Modern Romance by Aziz Ansari with Eric Klinenberg

For those worried this is more Klinenberg with flavors of Ansari spread out to sell the book, rest assured this is not. It's Aziz Ansari front and center, doing something I've never seen a comedian do -- write a book that's not just a memoir or replication of their stand-up. This is a sociological study in the same vein as Quiet: The Power of Introverts in a World that Can't Stop Talking and The Immortal Life of Henrietta Lacks, but with the humor backing it up. Like The Daily Show. And I don't believe there's anything wrong with presenting facts and truth in an entertaining way. 

And it's not just reports and findings one after the other. But it's also instructional to young singles for what works and what doesn't. Or what tools to use to accomplish your goals. What kind of profile picture gets the best results in online dating? Where do I go to meet people post-college? What is wrong with women/men these days? A whole chapter is dedicated to the text message. What's the difference between texting back right away or waiting a while? I recommend this whether you're single or married. Especially people who are "tired of the whole bar scene".


Island of the Blue Dolphins by Scott O'Dell

I read this to my daughter to completion, so I added it to my collection, though I would never have chosen to read it myself. This is book is supposed to be a classic, but I did not find it interesting. But I'm sure that's just me -- I'm not into survival stories like Hatchet and White Fang. In this case, it's a native girl who was left behind on an island when everyone else fled to somewhere more mainland. She builds shelters, finds water, harvests fish and seafood, makes friends with the wildlife, all typical survival stuff.

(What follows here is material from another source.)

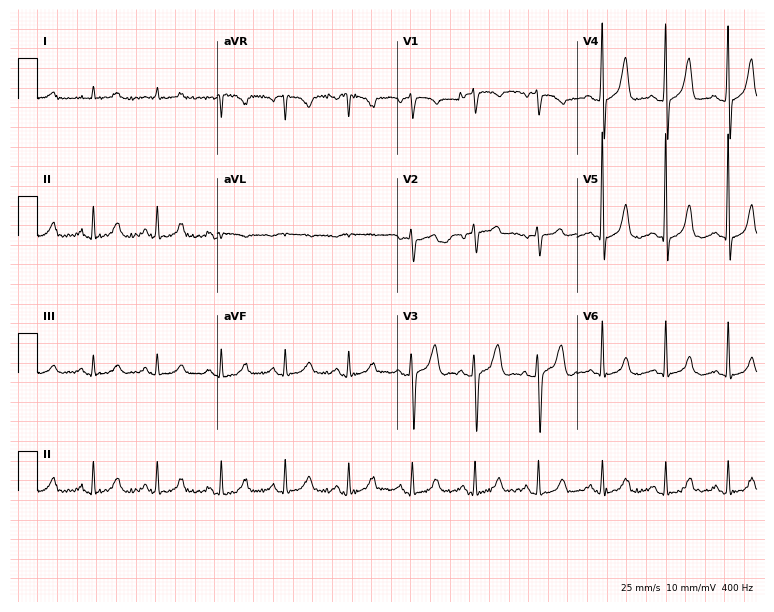
ECG — a 76-year-old male. Screened for six findings — first-degree AV block, right bundle branch block (RBBB), left bundle branch block (LBBB), sinus bradycardia, atrial fibrillation (AF), sinus tachycardia — none is recorded. Findings outside these six are not listed.

My problem is that it doesn't really build toward something. There's no rising action. There's a teensy amount of dialogue. The action is frontloaded to the beginning. And at some point, you wonder why this story is important (and you don't find out until the end that it's because this was a true story -- hence the dullness).

Roadwork by Stephen King

Every time I look at my list of Stephen King books I want to read, I whittle it down a little more and a little more. This one survived the stack, but I wish it didn't. Maybe because I liked the theme of it, like Rage and The Long Walk. Written around the same time too, and published under the Bachman pseudonym. Like Rage, there is nothing supernatural and it's about a guy getting his revenge Charles Bronson style. Or at least it was supposed to be.

From the beginning there is a promise that this is going to end in tremendous violence. In a one-man standoff against the government, standing up for what he believes in. The little guy who won't be pushed off his land, who won't be evicted from his memories in the face of progress. But it takes WAY too long to get there. And then it's only fifteen pages at the end. The part you came to see is buried under overwritten prose, Maine catechisms, and wool-gathering. The book is more about the main character toodling around while he doesn't make plans to evacuate his place of work and home in lieu of a new freeway they are building. Not to mention the content is outdated now (the energy crisis, making a big deal of buying a TV, laundry facilities).

The tension is so strung out by the end the climax sags like a Las Vegas showgirl's chest. The main character doesn't do anything but gripe and drink -- two Stephen King staples -- letting the time until 90,000 words are written expire. His wife leaves him, his friends abandon him. It brings up interesting issues, but I can recall at least two Star Trek episodes that dealt with this exact issue in a much more entertaining way.